Elle lève la tête vers une grande armoire à glace qui l’observe depuis la ligne des neuf mètres. Elle fronce légèrement les sourcils avant de se mettre en position :

  • Viens donc par là ! s’exclame-t-elle, souriante. Je ne suis pas aussi fragile que tu le penses !
  • Je suis un gentleman, moi, ricane-t-il en passant une main dans ses cheveux bruns. Je ne fais pas de mal aux filles.

D’un coup, le sang de l'attaquante se met à bouillir. Elle ne comprend pas pourquoi les mots du handballeur provoquent une vague de colère aussi intense dans son ventre. Ses poings se serrent.

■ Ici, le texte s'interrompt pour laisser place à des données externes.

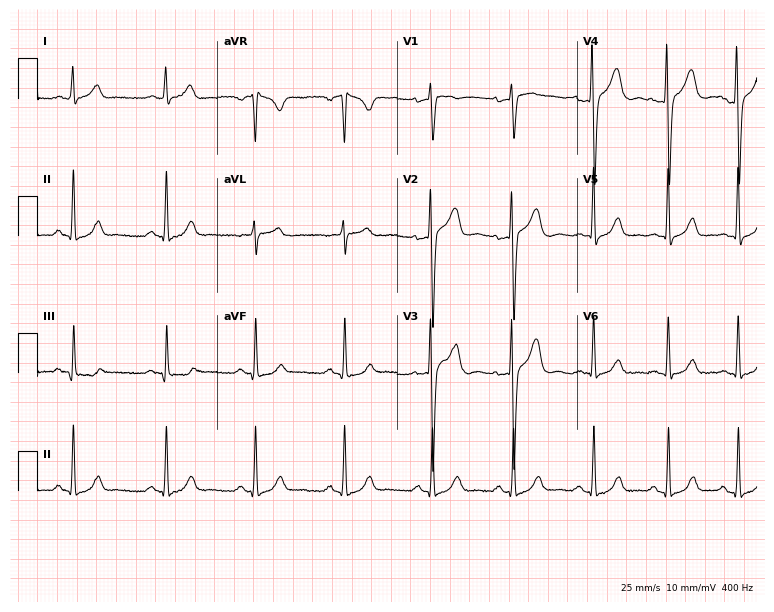
12-lead ECG (7.3-second recording at 400 Hz) from a 37-year-old man. Screened for six findings — first-degree AV block, right bundle branch block (RBBB), left bundle branch block (LBBB), sinus bradycardia, atrial fibrillation (AF), sinus tachycardia — none is recorded. Only these six findings were labelled.
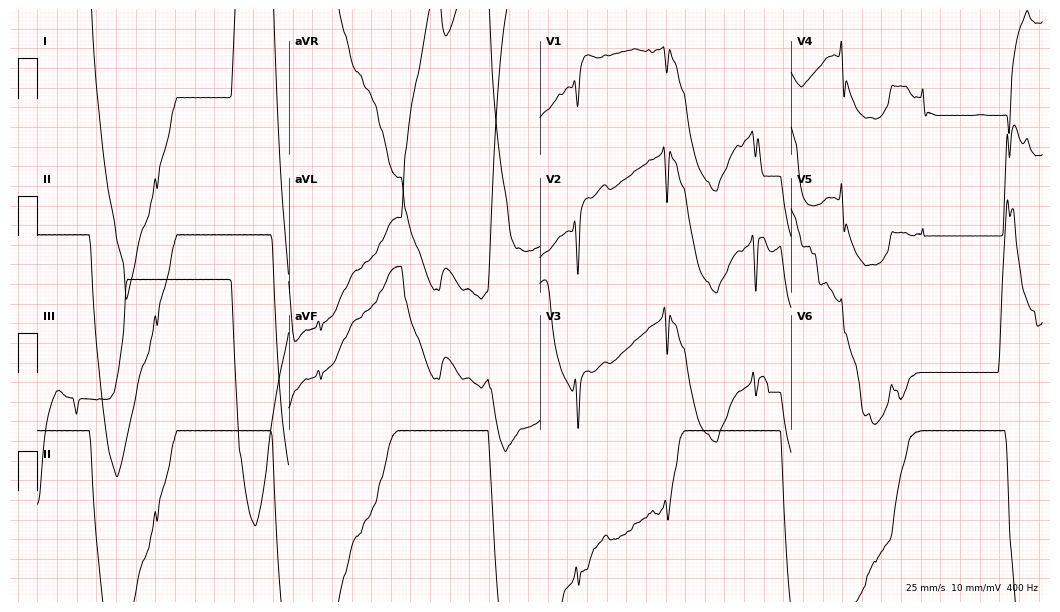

Je ne suis pas faible. Alors que le gorille se détourne d’elle, Mathilde l’arrête :

  • Monseigneur, je vous en prie, se moque-t-elle en imitant un révérence maladroite. Laissez une chance à la pauvre femme que je suis et tirez !

Il hausse les épaules avant de faire rebondir sa balle sur le sol. La gardienne plisse les yeux. Vas-y. Amène-toi. Alors qu’il court vers elle, le corps de Mathilde se tend. Elle doit absolument s’approcher pour lui bloquer le passage. Malheureusement, devant cette locomotive lancée à pleine vitesse, la peur lui tord l'estomac. Allez, bouge. Le grand singe s’élève dans les airs. Allez, bouge ! ALLEZ… Les pieds de la gardienne se décollent du terrain et s’avancent vers le monstre.

Il arme son bras.

Mathilde tente une feinte.


Un sifflement passe tout près de ses oreilles.


Tchac.

Le ballon se loge dans les filets.


Raté. La mâchoire contractée, elle se tourne vers le sourire suffisant du primate.

  • Je te l’avais dit, balance-t-il d’un ton léger.

Alors qu’il s’éloigne des buts en sifflotant, Mathilde se redresse. Son regard se pose sur la balle oubliée au fond du but. Elle la fait rouler sous son pied avant de la coincer entre sa hanche et son avant-bras. Elle relève la tête. Le gorille a déjà mis un autre point dans la cage d’en face, laissant le gardien tremblant sur ses jambes. Les jointures des doigts de la sportive craquent dangereusement.